По округе уже ползли слухи о побеге раненых пленных, о их необыкновенном бое с фашистскими конвоирами и о том, что только одного из бежавших после долгих поисков удалось настичь. Поняли люди, что этот единственный и был тот заросший чёрным волосом парень, что висел на суку бука перед зданием немецкой комендатуры. Подходили, молча рассматривали тело и убеждались, что не от петли, а от многих и многих ран умер этот неведомый солдат, поняли, что уже мёртвым он был повешен мстительными палачами.
Ночью совершилось чудо. Под самым носом у часового, охранявшего комендатуру, повешенный исчез.
Исчез бесследно, точно растаял в тёплом весеннем тумане. Только конец обрезанной верёвки осветило поднявшееся солнце. А на следующую ночь на развилине дорог, ведших из Славуты на юг и юго-запад, под старым клёном появилась безымённая могилка. Крестьяне окрестных селений спрятали и выходили беглецов. От них узнали они то, что случилось в гросслазарете. Говор о необычном подвиге неизвестного солдата, покоившегося под кленом, пошёл по хуторам и лесам…
…Вот и всё, что удалось мне узнать от окрестных селян в те дни, когда мимо клёна и безымённой могилы на юг и юго-запад пошли наступающие советские войска. И мне хотелось, чтобы рассказ этот, в котором я ничего не замолчал и не прикрасил, лёг тогда рядом с наивными солдатскими букетами и венками на могилу неизвестного советского солдата.
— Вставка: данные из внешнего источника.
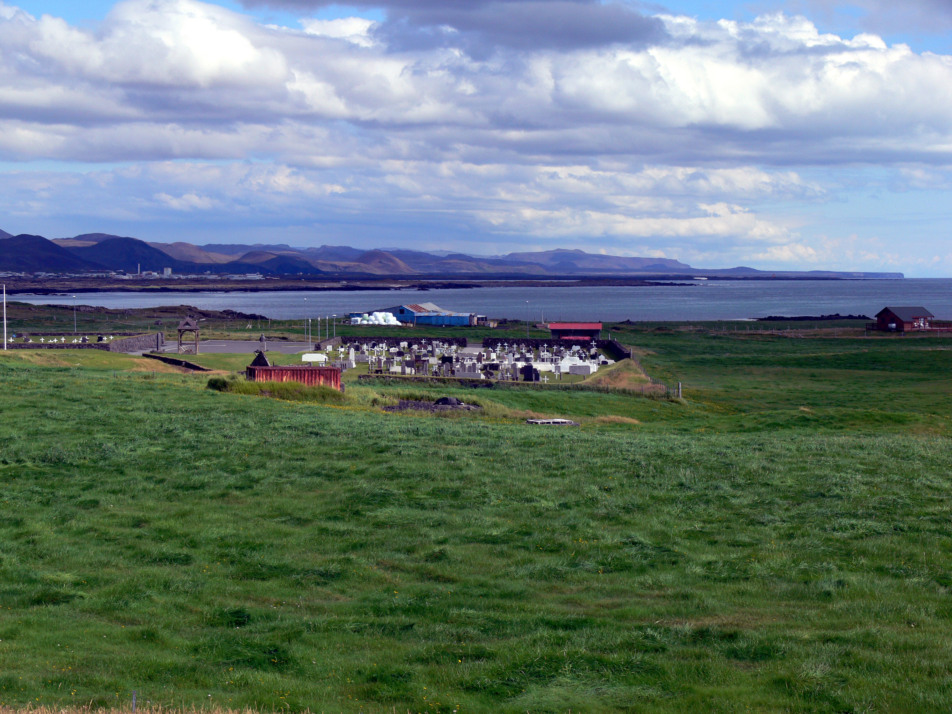 Grindavík. Vorne die alte Siedlungsfläche mit Friedhof, im Hintergrund die moderne Stadt.

Тяжело смотреть, когда плачет мужчина, но видеть слёзы на загорелом, обветренном, точно гвоздём исчерченном глубокими морщинами лице бывалого солдата — невыносимо. И когда серые упрямые глаза ефрейтора Николая Ефимовича Завийхвоста налились влагой, всем стало вдруг жутко, и наступила такая тишина, что слышно стало, как он тяжело, с хрипотцой дышал, перебарывая себя.
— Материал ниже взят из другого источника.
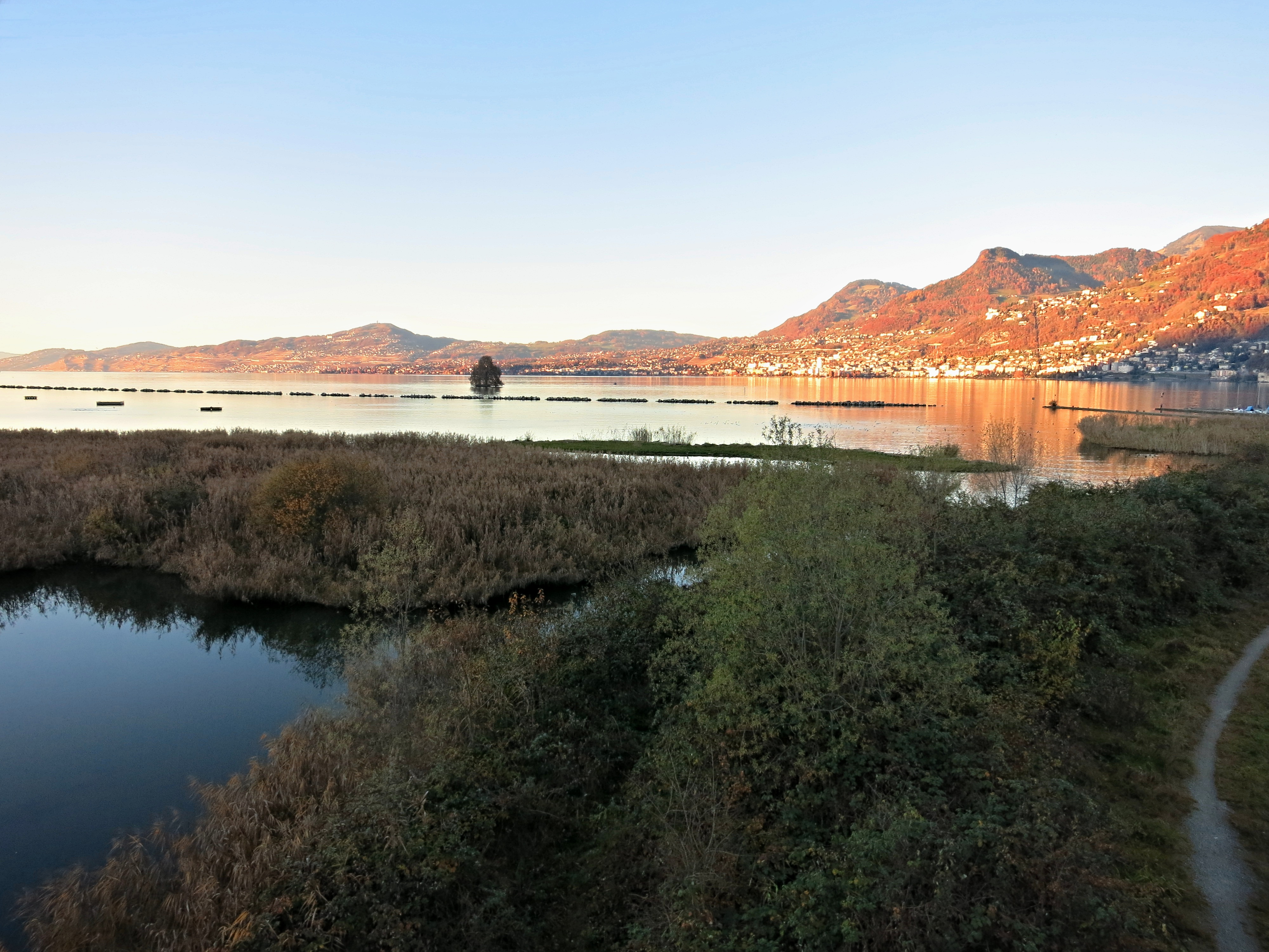 Aussicht vom Vogelbeobachtungsturm Grangettes Richtung Nordosten

— Ладно, расскажу я вам об ней, что знаю, — сказал он, наконец, точно проглотив большой кусок, застрявший в горле. — Ну, а чего не знаю или забыл, они добавят, — кивнул на казаков-однополчан, прятавшихся на дне мёрзлого окопа от острого ледяного ветра, резко бросавшего на наши головы пригоршни колючего песку. — Звали мы её Мария. Понятное дело, была у ней фамилия — товарищ Шевчук фамилия, было и звание старшина медицинской службы звание, но у нас её по-другому никто и не звал ни Маша, ни Маруся, ни Муся там какая-нибудь, а всё Мария да Мария. Почему так, я вам и объяснить не смогу… Она была она до всех до нас такая ласковая, заботливая, обходительная, ну, словно бы, верно, сестра родная. И ко всем она шла с добрым сердцем, и для каждого у неё припасено было хорошее слово. Эх, и душевные ж бывают люди…
И всё-то ей было интересно, и до всего ей дело, и про всех она помнила, Мария наша. Бывало, особливо осенью, набьётся в землянку народ, сырость, духота, сверху пода каплет, под ногами хлюпает, со стен сочится, шинель на тебе мокрая, колом, аж пар идёт, цыганский пот до костей прошибает, а она войдёт — ну, точно солнышко из-за туч, и теплее и светлее станет, ей-богу. К одному подойдёт, спросит: «Как жена-то, пишет?» Другому, новичку какому-нибудь, покажет, как портянку подвернуть, чтоб ноги не сбивала. Третьему поможет письмо домой накарябать… Вы вот спросите ребят: никто лучше её письма эти писать не умел, такие они у неё душевные получались. Четвёртому, глядишь, пуговицу к шинели пришила. А то был у нас один, вроде из цыган, здоровенный малый, и всё не брился, — щетина чёрная, жёсткая, как проволока, — так, бывало, и ходит, как овца нестриженная. Так вот ему она раз бритвенный ножичек подарила да при всех. Мы со смеху как грохнем, а он, что ты думаешь, с тех пор бриться стал.